Ujian Nasional (UN) merupakan tes pencapaian yang bertujuan untuk mengukur pencapaian kompetensi kelulusan pelajar sekolah dasar dan menengah dari proses pembelajaran yang sesuai dengan Standar Kompetensi Lulusan (SKL) serta untuk melakukan pemetaan tingkat pencapaian hasil belajar (“Ujian Nasional (UN)”, 2019). Akan tetapi, pandemi COVID-19 memunculkan sebuah tantangan terhadap sistem pendidikan Indonesia, sehingga UN 2020 resmi dihapus.
Penghapusan UN merupakan sebuah kontroversi, namun Ujian Nasional-nya sendiri sudah memiliki banyak kritik. Setelah penghapusan kebijakan di mana UN dijadikan sebagai ketentuan kelulusan pelajar di sekolah, tingkat kecemasan yang dialami pelajar, guru, dan kepala sekolah berkurang, namun motivasi guru dan murid saat pembelajaran menurun, sehingga hasil UN tidak terlalu merefleksikan kemampuan sebenarnya para pelajar karena ada kemungkinan bahwa keseriusan mereka saat mengerjakan UN berkurang (Rosidin, Herpratiwi, Suana, & Firdaus, 2019).
Beberapa studi juga menunjukkan bahwa UN membuat proses pengajaran guru-guru menjadi “measurement-driven-teaching”, di mana guru terlalu fokus mengajarkan aitem-aitem yang akan diuji pada tesnya (Dzulfikar, 2020).

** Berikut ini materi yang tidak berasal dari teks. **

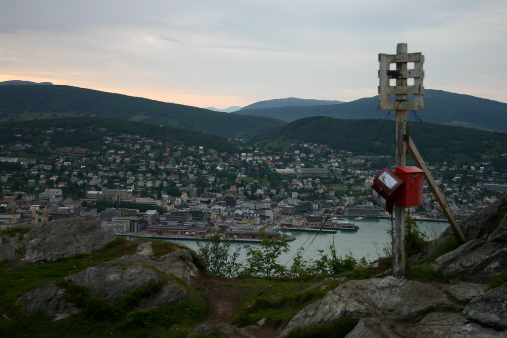 Gangsås: Utsikt over Harstad fra Gangstoppen.

Tidak hanya itu, kecurangan merupakan sesuatu masalah yang terus-menerus terjadi di Ujian Nasional Indonesia, di mana para pelajar saling menyontek, serta guru dan kepala sekolah yang memberikan jawaban ujiannya kepada murid-muridnya (Berkhout, Pradhan, Rahmawati, Suryadarma, & Swarnata, 2020).
Kemudian, UN terbukti gagal dalam pemetaan dan evaluasi kualitas kemampuan pelajar karena menyeragamkan sistem penilaian pelajar di perkotaan yang fasilitasnya lengkap dengan sekolah-sekolah yang fasilitasnya tidak memadai (“Virus corona: UN 2020 resmi dibatalkan”, 2020). Selain kritik-kritik terhadap Ujian Nasional, high-stakes state standard-based tests pada umumnya juga memiliki beberapa kritik.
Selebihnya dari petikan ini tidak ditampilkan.